45

Anne is beginning to think Peter will never marry. He’s moved around a bit over the years and now he’s back at the shop. One Thursday afternoon, he settles back at his desk in the second small bedroom upstairs and looks through the bamboo blinds into the sideway between the shop and the chemist next door. The sky has taken on the honey colour of early evening and he pulls up the blind to catch more. Some of the gold drifts in but between the two buildings he can catch only a sliver. The computer screen holds itself before him briefly but soon falls into saving itself. He wonders how you save yourself. There’s a soapstone owl on his desk, a little gift from his first girlfriend, Gloria, who thought he was wise. He often holds it, looking for a wisdom transfer. He puts it down and decides he needs a walk.

Out in the street, Lily Baxter’s barrel of a dog, Ned, charges snorting and snuffling straight at Pete, mouth wide open like some deepwater fish. Lily Baxter takes off after the dog, grabbing at his collar and saying, ‘Sorry ... Ned’s a bit of a sticky beak, but look at that, he likes you already.’ She smiles. ‘It’s fine,’ he says, patting the squat sepia animal. ‘He’s a great dog. What is he?’

The dog props magnetically on his shoe, he’s not going anywhere. ‘He’s a Staffie, not pure bred, his mother was a seal by the look of him.’ She laughs. Pete grins and keeps patting. He’s seen Lily before and knows they went to the same primary school. He recalls it instantly. By grade six, girls were becoming real to him and one lunchtime always stays with him. He was on the bitumen not far from some girls. He spent a good part of the time watching Lily Baxter and her mates play hoppie.

Now here she is right in front of him outside the shop. You’ll get nowhere and you know it, he tells himself, sternly turning. They’re never interested in you. But Lily has been chatting and he’s already stunned himself by inviting her to come fishing with him one day. ‘You wanta try surfing,’ she says amiably. ‘Better than killing fish.’ He laughs with reservation, amazed that anyone could think something so dumb.

‘Says you.’ She looks straight into his eyes. ‘Yeah, I say it. Fish are alive just like you are alive. Fish have feeling too.’ He’s too flummoxed to reply, he’s never heard anything like it. He peels Ned off and sends him back, but something makes him turn around. ‘You went to West Footscray Primary, didn’t you? Year below me.
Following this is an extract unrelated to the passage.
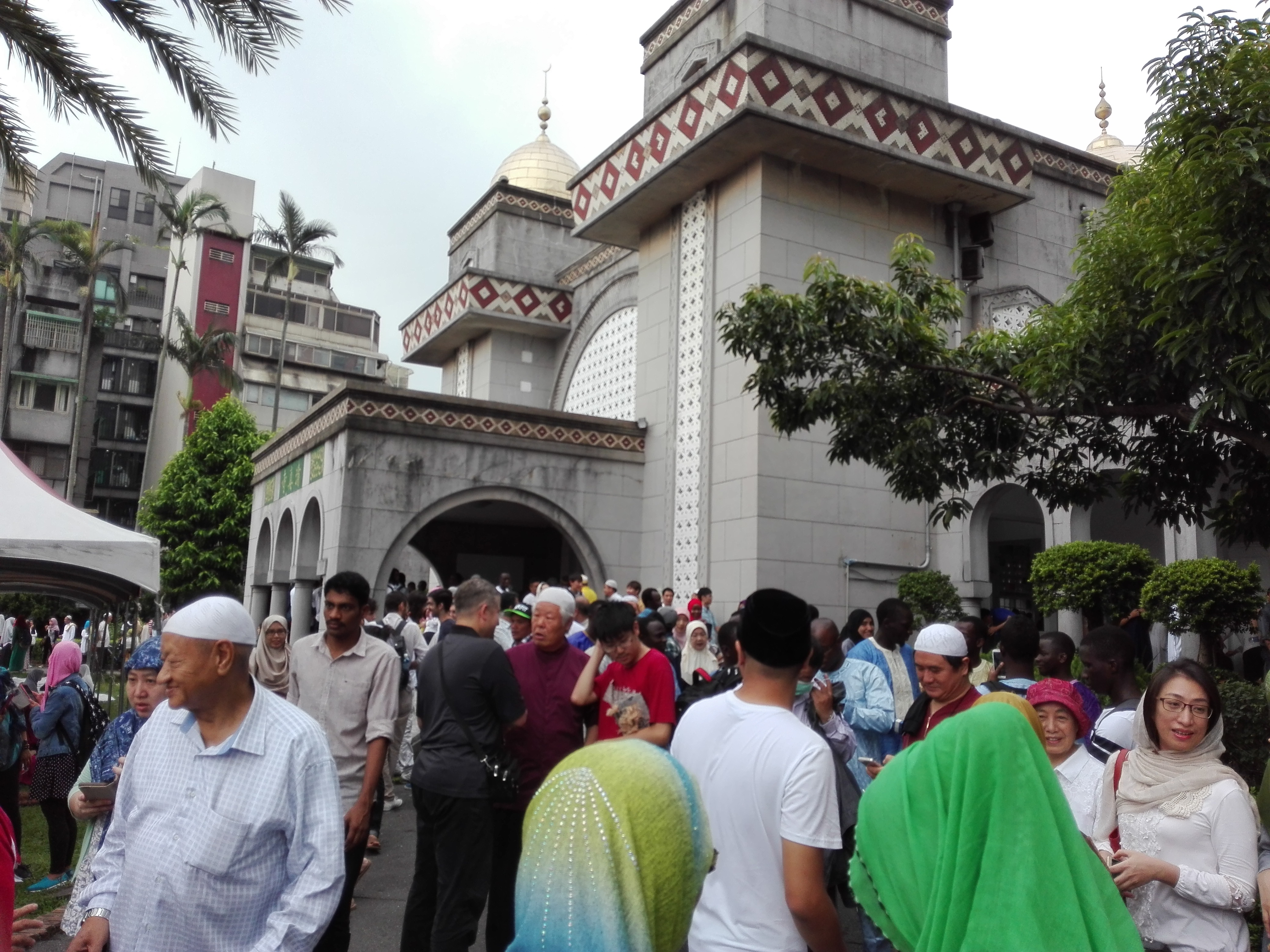 masjed- Taipei, Sep 2016

Never forget a pretty face.’ He winces at the corny line. ‘Wouldn’t wanta teach me to surf, would ya?’ She laughs as if that was all pretty funny but answers with a ‘maybe’ that gives him hope.

He’s elated as he walks away in the completely wrong direction and must wait till she’s gone to come back. Cannot believe how well that went, he says to himself. Upstairs, he settles down in his room and decides, that’ll be the end of it, cannot possibly work out. He doesn’t expect a thing. So when she drops in a few days later and catches him minding the shop, he’s charmed and embarrassed. He makes her a cup of instant out the back and in one of those random, good long gaps between customers that shopkeepers both love and hate, they talk about everything from surfing to school days to the souls of fish.

Lily reckons surfing is what the gods would do if they still hung around here on earth, especially if they had access to Geelong Road. ‘Think about it, at one with the sea, with the power of it, the colour of it, with the wind. With every single thing.’ There’s something in her that lifts him. She’s studying nursing and working part-time. ‘Bit of the old moolah never goes astray,’ she says, rubbing her fingertips together in front of his face, her smile wide.

Apart from fishing, she never seeks to convert him. She gathers information on computer courses and leaves it in the van. She helps him apply. He dithers about kissing her, so she kisses him to get it out of the way. They’re standing out the back of the shop on a fresh afternoon when the wind is whipping around and the sky is full of scattered cloud. Peter’s being dilatory again, finding it hard to let her go, so Lily leans over, puts two hands on his face and pulls him to her.

Eventually they go surfing. Driving down to the Geelong Road through the flatlands past the You Yangs, the dark mountains on the side of the bay, heading ever onwards to the coast in the van and down there with her, he is healed by the ocean and by talking, and slowly he learns about having another partner against the immensity.